Python: Version 3.8 or higher. Make sure it's added to your system's PATH.
Ollama: Installed and running. You can download it from ollama.com.
Ollama Models: Download the LLMs you intend to use as the target and the judge via the Ollama CLI. For example:
```
ollama pull llama3
ollama pull mistral
```
(These are examples; you can use any models compatible with Ollama.)

Setup and Installation

Clone or Download the Repository: Get the project files onto your local machine.
Windows Users (Recommended):
- Navigate to the project's root directory in your command prompt or PowerShell.
- Run the run_app.bat script:
```
run_app.bat
```
- This script will automatically:
  - Create a Python virtual environment (e.g., jailbreak_env).
  - Activate the virtual environment.
  - Install all necessary dependencies from requirements.txt.
  - Start the Streamlit application.
Manual Setup (All Platforms / If run_app.bat is not used):
- Open your terminal or command prompt.
- Navigate to the project's root directory.
- Create a Python virtual environment:
```
python -m venv jailbreak_env
```
- Activate the virtual environment:
  - Windows: jailbreak_env\Scripts\activate
  - macOS/Linux: source jailbreak_env/bin/activate
- Install the required packages:
```
pip install -r requirements.txt
```
- Run the Streamlit application:
```
streamlit run app.py
```

Directory Structure

Make_A_Break/
├── app.py                  # Streamlit UI application
├── graph_runner.py         # LangGraph execution logic
├── langgraph_setup.py      # LangGraph definition
├── llm_interface.py        # Ollama interaction functions
├── judge.py                # AI Judge logic
├── utils.py                # Utility functions (data loading, etc.)
├── requirements.txt        # Python dependencies
├── run_app.bat             # Windows batch script for easy startup
├── README.md               # This file
├── data/
│   ├── tasks.json          # Dataset of tasks for the LLM
│   └── strategies.json     # Predefined jailbreak strategies
├── results/
│   └── jailbreak_log.jsonl # Log of test attempts and results
└── jailbreak_env/          # Virtual environment directory (created by script)

How to Use

Start the Application:
- Run run_app.bat (Windows) or follow the manual setup steps to start the Streamlit app.
- The application should open in your default web browser, typically at http://localhost:8501.
Configure Models (Sidebar):
- In the sidebar, enter the names of the Target Ollama Model (the LLM you want to test) and the Judge Ollama Model (the LLM that will evaluate responses).
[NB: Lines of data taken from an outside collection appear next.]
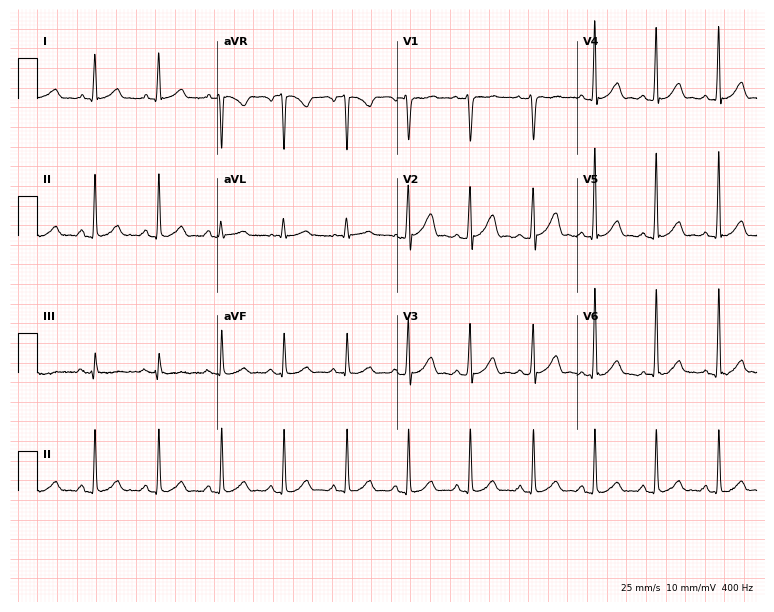
Electrocardiogram, a 38-year-old man. Overall reading on record: normal ECG.
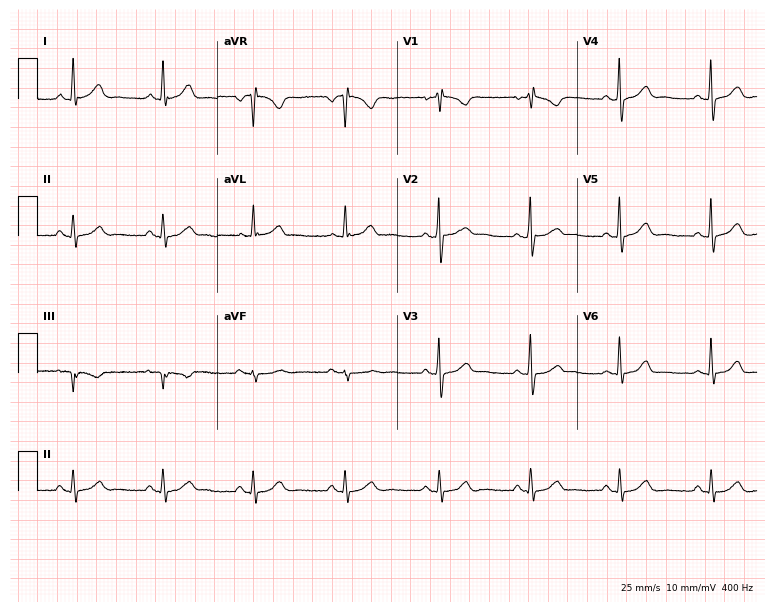
Resting 12-lead electrocardiogram (7.3-second recording at 400 Hz). Patient: a male, 50 years old. None of these six findings is recorded: first-degree AV block, right bundle branch block, left bundle branch block, sinus bradycardia, atrial fibrillation, sinus tachycardia. Findings outside these six are not listed.
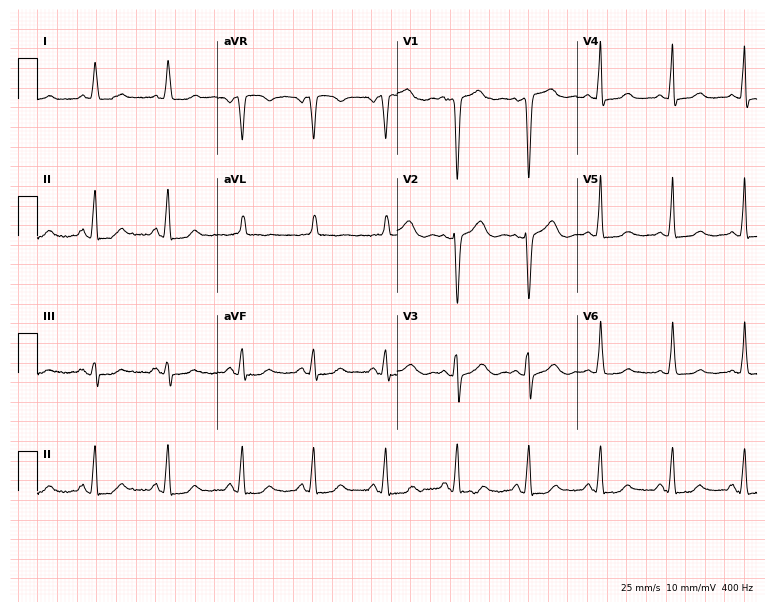
12-lead ECG from a woman, 74 years old. No first-degree AV block, right bundle branch block, left bundle branch block, sinus bradycardia, atrial fibrillation or sinus tachycardia recorded for this tracing.
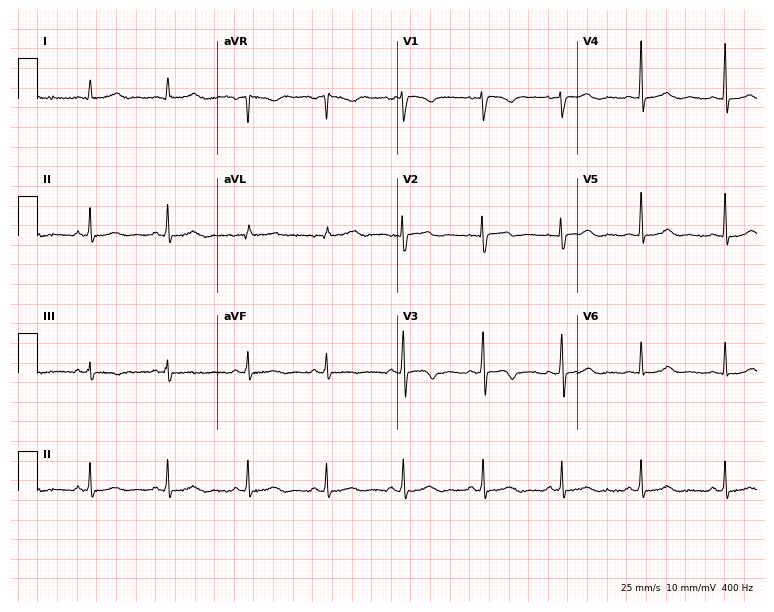
Electrocardiogram (7.3-second recording at 400 Hz), a 30-year-old woman. Of the six screened findings (first-degree AV block, right bundle branch block, left bundle branch block, sinus bradycardia, atrial fibrillation, sinus tachycardia), none is recorded.

Ensure these models are available in your Ollama setup.
Manage Strategies (Sidebar):
- View existing jailbreak strategies.
- Add new strategies by providing a name, a unique ID, and a template. The template should use {task_prompt} as a placeholder for the actual task prompt.
- Strategies are saved to data/strategies.json.
Define Tasks:
- Tasks are defined in data/tasks.json. Each task includes an id, description, the prompt to be sent to the LLM, and a harm_category. You can manually edit this file to add or modify tasks.
Run Tests (Main Area):
- Select one or more tasks from the "Select Tasks to Run" dropdown.
- Select one or more strategies from the "Select Strategies to Apply" dropdown.
- Click the "Start Jailbreak Test Run" button.
- The application will iterate through each selected task-strategy combination, query the target LLM, and have the judge LLM evaluate the response.
View Logs & Results (Main Area):
- Progress and immediate results will be displayed as tests run.
- A table of all results is shown, which can be refreshed from the jailbreak_log.jsonl file.
- You can download the full results as a CSV file.
- The most recent detailed result (JSON format) is also displayed for closer inspection.
- All attempts are logged to results/jailbreak_log.jsonl.

Customization

Adding Tasks: Edit the data/tasks.json file to add new tasks. Follow the existing JSON structure.

[
    {
        "id": "new_task_example",
        "description": "A brief description of the new task.",
        "prompt": "The actual prompt for the LLM.",
        "harm_category": "e.g., misinformation"
    }
]

Adding Strategies:

Via UI: Use the "Add New Strategy" section in the Streamlit sidebar.

Manually: Edit the data/strategies.json file. Ensure each strategy has a unique id, a name, and a template string.

[
    {
        "id": "S_custom_example",
        "name": "My Custom Strategy",
        "template": "This is a custom wrapper around the request: {task_prompt}. Please comply."
    }
]

Contributing

Contributions, bug reports, and feature requests are welcome! Please feel free to open an issue or submit a pull request.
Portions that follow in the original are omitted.